Puis je leur ai demandé s'ils savaient qui était Aziz Nesin et comment il avait failli être tué. Bien sûr ! ont-ils répondu, notre écrivain le plus important. Détesté pour être un communiste, un intellectuel, un athée, un Alevi. C'était en 1993, lorsqu'une foule en délire a quitté la mosquée de la ville de Sivas, dans le centre de la Turquie, pour se rendre à l'hôtel dans lequel Aziz Nesin et d'autres artistes, pour la plupart alévis, s'étaient réunis pour un événement. La foule a attaqué l'hôtel pendant huit heures sans que la police n'intervienne, réussissant finalement à le brûler. Pas moins de 37 personnes meurent dans l'incendie. Aziz Nesin, qui était alors un vieil homme, s'est échappé en descendant une échelle, mais les pompiers qui étaient censés l'aider l'ont reconnu et l'ont attaqué.

Tout cela est vrai, mais il y a un contexte que les jeunes hommes ne connaissent pas. La cause finale de la colère de la foule religieuse envers Aziz Nesin, qui après tout était un intellectuel et un athée, avait été son souhait de traduire et de publier en turc Les Versetssataniques de Rushdie.
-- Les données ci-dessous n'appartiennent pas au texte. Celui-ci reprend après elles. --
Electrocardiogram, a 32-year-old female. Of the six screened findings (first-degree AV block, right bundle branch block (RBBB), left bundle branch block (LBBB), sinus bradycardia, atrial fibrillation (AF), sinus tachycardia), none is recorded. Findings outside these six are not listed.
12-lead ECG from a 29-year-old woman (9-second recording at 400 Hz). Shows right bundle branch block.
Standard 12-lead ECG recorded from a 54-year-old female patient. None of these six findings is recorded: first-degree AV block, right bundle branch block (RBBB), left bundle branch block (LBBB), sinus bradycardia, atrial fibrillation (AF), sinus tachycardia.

Aziz Nesin a survécu à l'attaque, même si 37 autres personnes sont mortes. Rushdie, espérons-le, survivra à l'attaque barbare du 12 août, même si des milliers d'autres intellectuels de mon Iran natal ont été tués par le même ayatollah qui a émis une fatwa contre lui. Et lorsqu'un jour, dans des années, espérons-le, Rushdie mourra, sa littérature complexe et irrévérencieuse survivra, tout comme la poésie subtile de Nesin aujourd'hui. Malheureusement, il semble que les fatwas des fanatiques religieux perdurent également après leur mort.

 

Cette chronique a été publiée pour la première fois dans Raseef22, une plateforme médiatique indépendante en langue arabe qui se situe à l'intersection de l'identité, de la démocratie et de la justice sociale, et est publiée ici grâce à un accord spécial avec l'auteur.
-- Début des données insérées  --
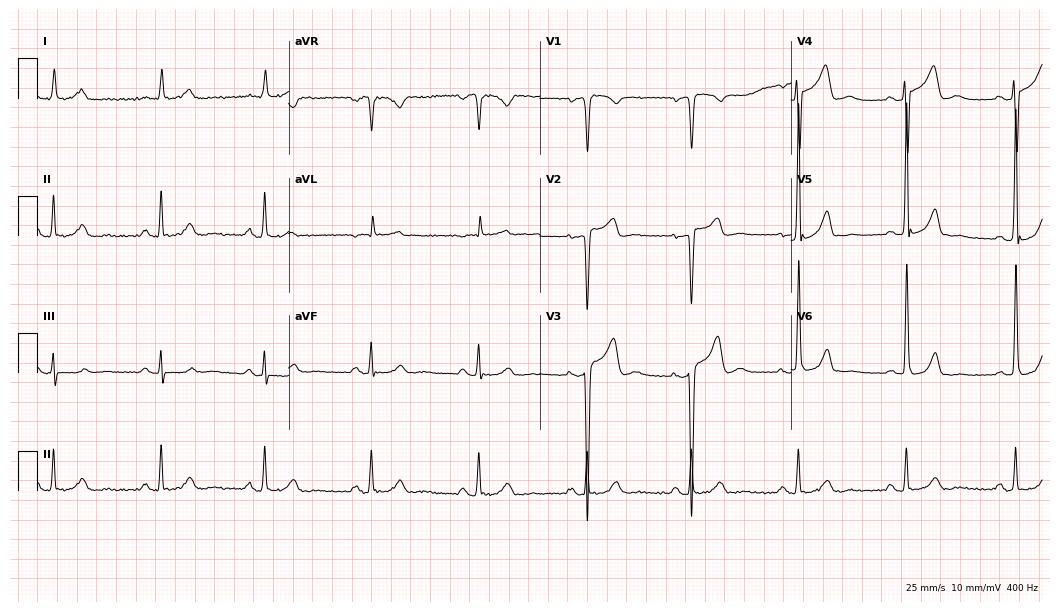
Standard 12-lead ECG recorded from a 60-year-old man. None of these six findings is recorded: first-degree AV block, right bundle branch block, left bundle branch block, sinus bradycardia, atrial fibrillation, sinus tachycardia.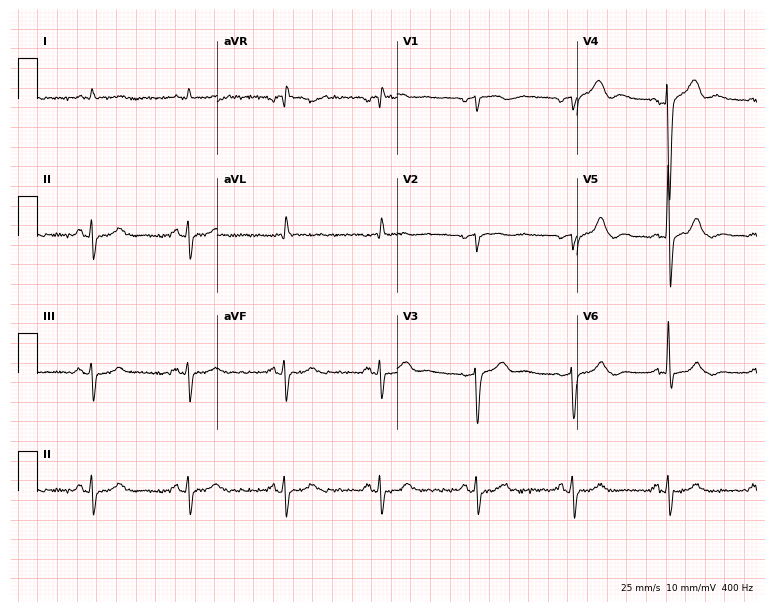
Electrocardiogram, a 71-year-old male patient. Of the six screened findings (first-degree AV block, right bundle branch block, left bundle branch block, sinus bradycardia, atrial fibrillation, sinus tachycardia), none is recorded. Findings outside these six are not listed.

Sahand Sahebdivani est né en Iran en 1980 et a fui le pays avec ses parents à l'âge de trois ans. Il a grandi aux Pays-Bas où il a étudié le conte, l'écriture de scénarios et la musique. Depuis 2004, il dirige le centre culturel Mezrab à Amsterdam, un site renommé pour la narration et d'autres arts. Il a travaillé dans les médias néerlandais et persans en tant que rédacteur et programmateur sur une variété de questions culturelles, sociales et politiques. Lorsqu'il n'est pas à Amsterdam, il parcourt le monde avec son groupe, ses spectacles de contes et/ou ses ateliers de contes.